Exporting Multipolygon geojson with rgdal::writeOGR
Hi Andy,
On Mon, 26 Oct 2015, Andy Teucher wrote:
Hi Roger, Sorry I haven't been much help here - it's not for lack of trying, just lack of skills. I've been poring through OGR_write.cpp and trying to figure out language and the flow of things... a few thoughts occurred to me (which are probably obvious to you):
Your example was very helpful, the problem was that when writeOGR() and the underlying compiled code was written, the model used was that of the ESRI Shapefile driver, rather than OGC SFS, which was first published in 2004. Most older formats (and their drivers in OGR) use a OGR geometry factory function to organize polygons on reading - but this is not present in shapelib (bundled with the R maptools package), so when designing polygon classes for sp, and writing rgdal::writeOGR() about 10 years ago, this was not known, and was not revisited subsequently, until you happily spotted the bug. GEOS in rgeos uses OGC SFS definitions (the ones you are using below), but the SpatialPolygons/Polygons/Polygon structure was already established by then, and a fix (using comment attributes in Polygons objects) was used, rather than a major change to Polygons objects (in 2010). The revision to rgdal::writeOGR() now branches on the input objects - if they have comments (applied in code, not user-facing), these are trusted, and the MultiPolygon objects constructed containing one or more Polygon objects with one exterior ring and zero or more interior rings on that basis. However, if the input objects do not have comment attributes, OGRGeometryFactory::organizePolygons() (C++) is used to create properly organized MultiPolygon objects for export. This means that the pre-OGC SFS drivers continue to work, but that the OGC SFS drivers, like GeoJSON, now also work correctly when the second ring in an object is not assumed to be an interior ring (rgdal < 1.1-1). A test set for all the possible cases has been introduced. The revision is now in source package form on CRAN: https://cran.r-project.org/web/packages/rgdal/index.html and a Windows binary package will be available later on Tuesday I hope. The OSX revision may take a little longer, but we are grateful to have what we have anyway. Thanks for a clear and very helpful bug report. Best wishes, Roger
1) Is this bug because holes are standalone polygons in sp objects,
while they are members of polygon objects in geojson, wkt, etc?

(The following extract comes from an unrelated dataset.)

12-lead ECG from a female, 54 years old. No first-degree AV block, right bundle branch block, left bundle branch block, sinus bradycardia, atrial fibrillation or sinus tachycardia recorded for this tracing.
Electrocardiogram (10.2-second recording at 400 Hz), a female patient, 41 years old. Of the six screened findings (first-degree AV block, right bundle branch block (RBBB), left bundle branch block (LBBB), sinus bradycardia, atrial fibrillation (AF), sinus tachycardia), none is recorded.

2) On a related note, I notice that a single polygon with a hole is
identified as a multipolygon containing a single polygon with a hole,
when using writeOGR and one of the affected drivers. Practically I
don't think this matters too much, but it's not quite right.

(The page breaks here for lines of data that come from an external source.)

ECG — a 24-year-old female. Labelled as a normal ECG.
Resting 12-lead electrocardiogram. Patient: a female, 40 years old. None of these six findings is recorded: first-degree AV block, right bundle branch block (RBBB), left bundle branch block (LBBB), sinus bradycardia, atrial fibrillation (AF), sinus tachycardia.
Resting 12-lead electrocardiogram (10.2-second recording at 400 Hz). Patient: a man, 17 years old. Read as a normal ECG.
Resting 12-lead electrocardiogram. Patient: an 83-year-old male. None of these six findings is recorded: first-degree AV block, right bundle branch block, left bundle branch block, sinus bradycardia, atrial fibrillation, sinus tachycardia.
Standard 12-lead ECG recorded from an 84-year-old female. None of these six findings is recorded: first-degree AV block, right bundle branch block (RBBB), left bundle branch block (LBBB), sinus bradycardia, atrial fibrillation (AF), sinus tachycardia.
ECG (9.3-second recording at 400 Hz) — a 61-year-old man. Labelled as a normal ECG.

3) In lines 116-160 the polygon/multipolygon and line/multiline
determination is made for the entire layer. Can/should this be made
for each feature in the layer, as you could have a layer with a
mixture of single polygons and multipolygons?
4) I feel like there ought to be one more layer of looping through the
polyons. e.g.:
loop over each feature;
determine whether each feature is a single polygon (length 1 or
all rings but one are holes), or a multipolygon:
if a polygon loop over and add ring(s);
if a multipolygon loop over polygons:
for each polygon add ring(s) and somehow assign holes to
parent polygons
Again, apologies if I'm being totally obvious (or way off base).
Thanks for all your work on these packages, and on this issue.
Andy
On Thu, Oct 22, 2015 at 11:07 PM, Roger Bivand <Roger.Bivand at nhh.no> wrote:
On Fri, 23 Oct 2015, Andy Teucher wrote:
On my Mac, I am running rgdal 1.0-7 and GDAL 1.11.3 sessionInfo()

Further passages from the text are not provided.